If the buyer is using cash, the listing agent should insist on receiving a recent proof of funds, like a bank account statement, documenting that the buyer has the cash they’ll need to close on hand.


2. Is there anything you’d like? 
 This question is all about personal property - the “stuff” that’s inside your home, from your furniture to your home electronics (not including the children - or the in-laws, if you have some in residence).  If you have things that are in great condition, are difficult to move, are very well-suited or custom-made for the home or that you were planning to sell in the course of your move anyway, you might want to ask your home’s buyer if they are interested in them. Maybe you have a price in mind, or maybe you are willing to give it away for the convenience of not having to move it - I’ve even seen sellers who can’t meet a buyer’s counteroffer by reducing the price instead offer up a valuable item of property instead, sealing the deal that way.  

If you do agree to leave some things behind - whether for a fee or for free, make sure you explain to the buyer in writing that you cannot offer a warranty on the item(s), and work with your broker or agent to ensure that the paperwork doesn’t run afoul of any lender guidelines.


3. For offers over the asking price: What’s your plan if it doesn’t appraise? 
Even on today’s market, a well-priced home in a great neighborhood can generate multiple offers, with the top offer usually exceeding the asking price. The problem is that if the recent sales in the area aren’t in that same price range as your amazing offer, your home could very well fail to appraise for the asking price (low appraisals are a very common problem these days - causing thousands of transactions to fall out of escrow).  And the other problem is that some crafty buyers count on this, strategizing to make a sky-high offer to beat the others out, planning all the while to demand a price reduction when the property appraises low.

Before you accept an offer that is higher than you or your agent feels your home will realistically appraise for, ask the buyer what they plan to do if the property appraises below their offered price.  Better yet, when it becomes clear that you’ll be receiving multiple offers, let all prospective buyers know that before you accept an over-asking offer, you will either (a) require that the winning buyer waive the appraisal contingency, and/or (b) require an agreement that the successful buyer will make up the difference between the appraised price and the purchase price, and proof that they have the cash on hand to do so.

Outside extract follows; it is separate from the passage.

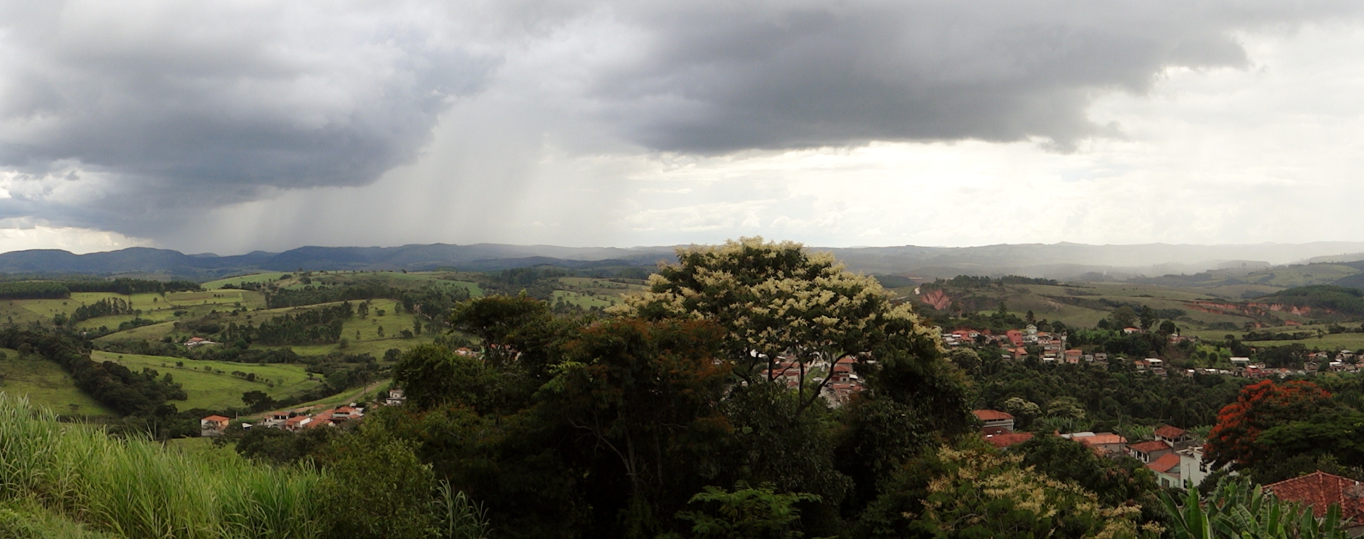 Vista da serra de São José a partir de Resende Costa.
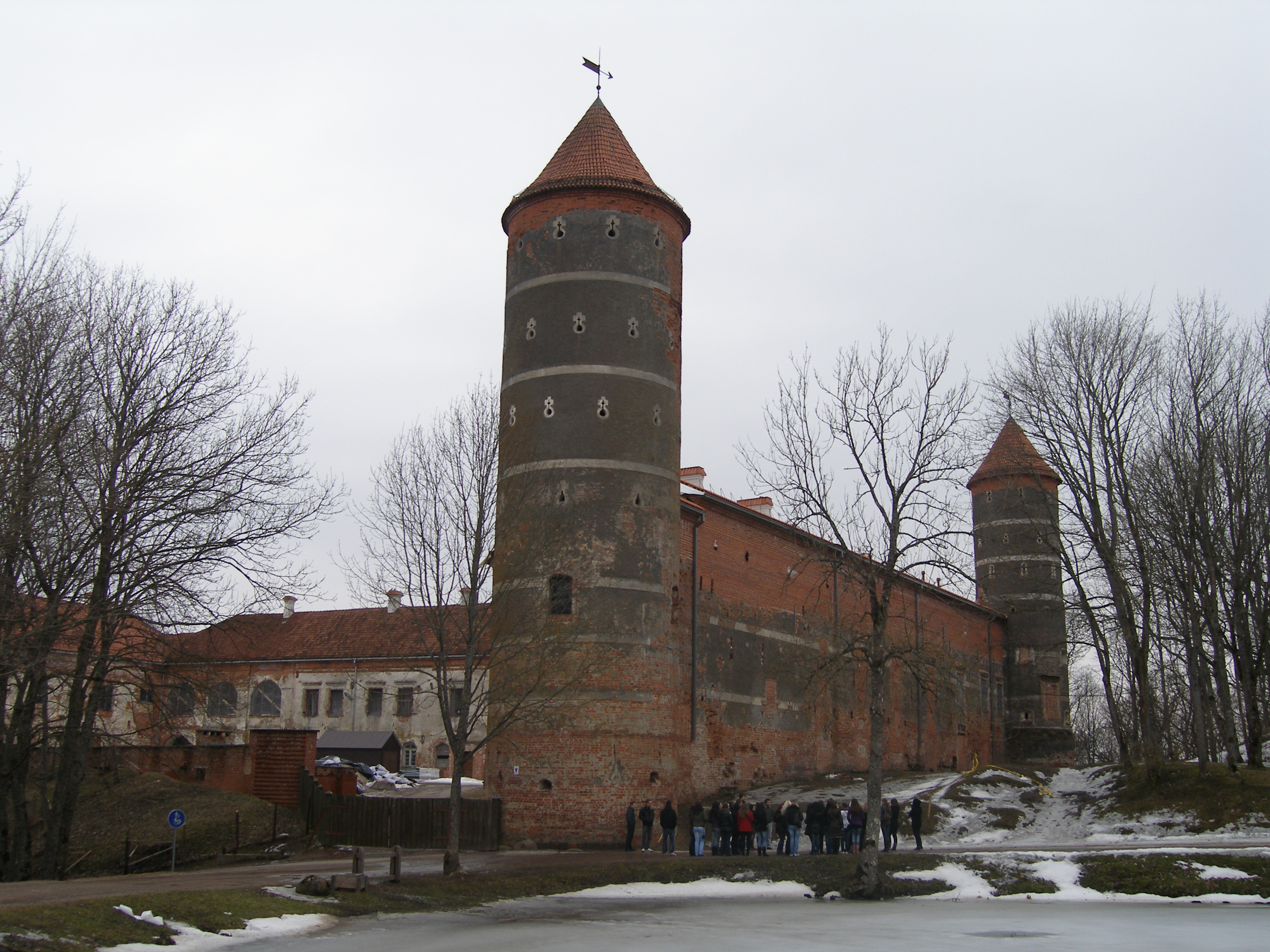 Panemunės pilis
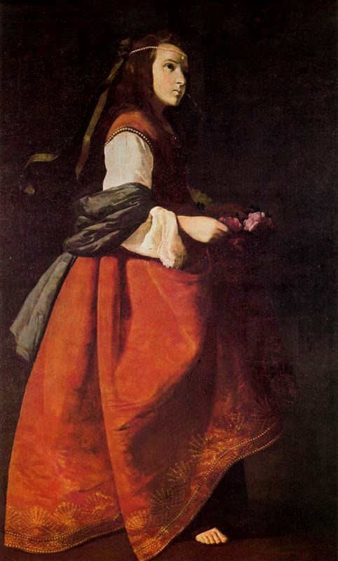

This is a surefire shenanigan minimizer, and will cause people to make only offers they will stand behind later.  (Now, if the home appraises below the listing price, that’s a horse of a different color.)    


4. Did you read the reports? 
Some savvy sellers who know their homes need a little work here and there (or a lot, as the case may be) take the smart step of having their home inspected or appraised in advance of even putting it on the market.  If they can’t afford to do all the work indicated in the report, many will adjust the list price to account for needed repairs, some even going so far as to obtain repair estimates from local contractors and offer them up to prospective buyers in the home’s disclosure packets. 

In their excitement to find a property that meets their needs, some buyers barely skim the reports and may not realize that the list price reflects a discount for the needed repairs.  Best practices for sellers who have advance reports is to require buyers to acknowledge them (as by signing a receipt), and to even call out - in writing - the specific repairs for which the price is being discounted. Some listing agents in these situations even advise their sellers to insist on an as-is contract, so that the buyer has a crystal clear understanding that the seller cannot do any repairs.


That way, you don’t get two weeks into the transaction when the buyer understands the condition problems and (a) bails out of the deal, (b) asks for repairs or for more of a discount, or (c ) has their loan fall apart because a previous FHA appraisal came in low or their lender will not allow the home to be sold with your home’s particular “issues.”